Published: 02/08/2009 05:00

0

197 views
Crude oil rose to a one-month high and gasoline surged after a report that the US gross domestic product shrank less than estimated bolstered speculation that the economy is recovering from the recession.

Oil climbed 3.7 percent after the Commerce Department said that GDP fell at a 1 percent annual pace during the April- through-June period. The US economy was forecast to shrink at a 1.5 percent pace, according to the median estimate of 78 economists surveyed by Bloomberg News. Prices also gained because of a drop in the dollar against the euro.

“We are getting a delayed reaction to the GDP numbers and the dollar is making a big move,” said Tom Bentz, a senior energy analyst at BNP Paribas Commodity Futures Inc. in New York. “I would have expected prices to move higher right after the release of the report but sometimes the market needs time to digest news.
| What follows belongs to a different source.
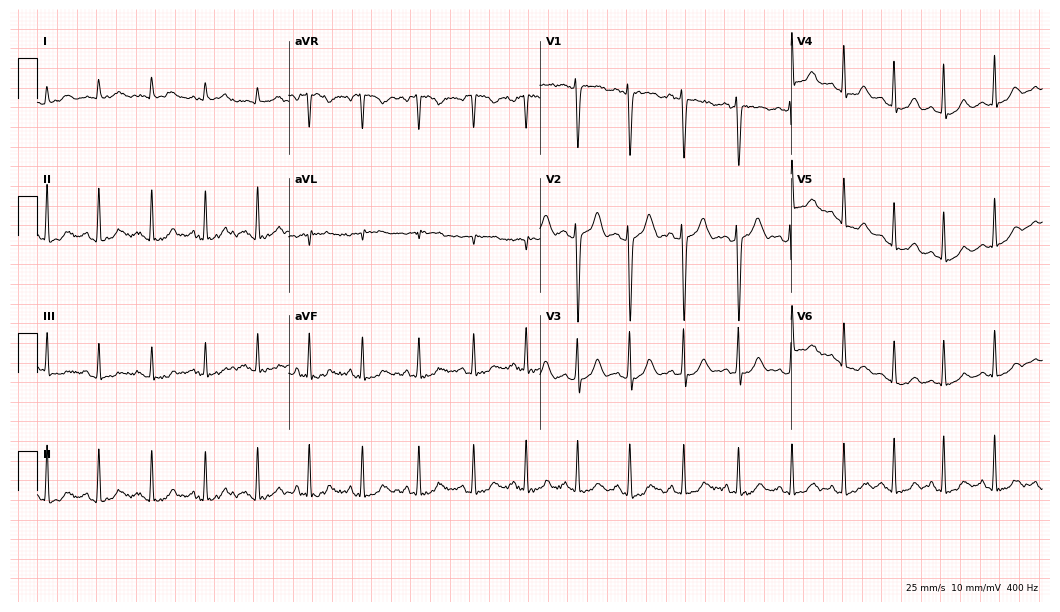
Standard 12-lead ECG recorded from a 21-year-old female (10.2-second recording at 400 Hz). None of these six findings is recorded: first-degree AV block, right bundle branch block, left bundle branch block, sinus bradycardia, atrial fibrillation, sinus tachycardia.

The number is very supportive.”

Crude oil for September delivery rose US$2.51 to $69.45 a barrel at 3:02 p.m. on the New York Mercantile Exchange last week, the highest settlement since June 30. Prices have gained 2.1 percent this week and 56 percent this year. Oil fell 0.6 percent since the end of June and had the first monthly drop since January.

Gasoline for August delivery increased 5.37 cents, or 2.7 percent, to end the session at $2.0448 a gallon in New York, the highest settlement since June 16. The August contract expired last Friday. The more-active September contract climbed 6.12 cents, or 3.1 percent, to settle at $2.0126.

Dollar weakness

“The market is getting some support from stocks, but the more salient feature is the weakness of the dollar against the euro,” said Jim Ritterbusch, president of Ritterbusch & Associates, a Galena, Illinois, energy consultant.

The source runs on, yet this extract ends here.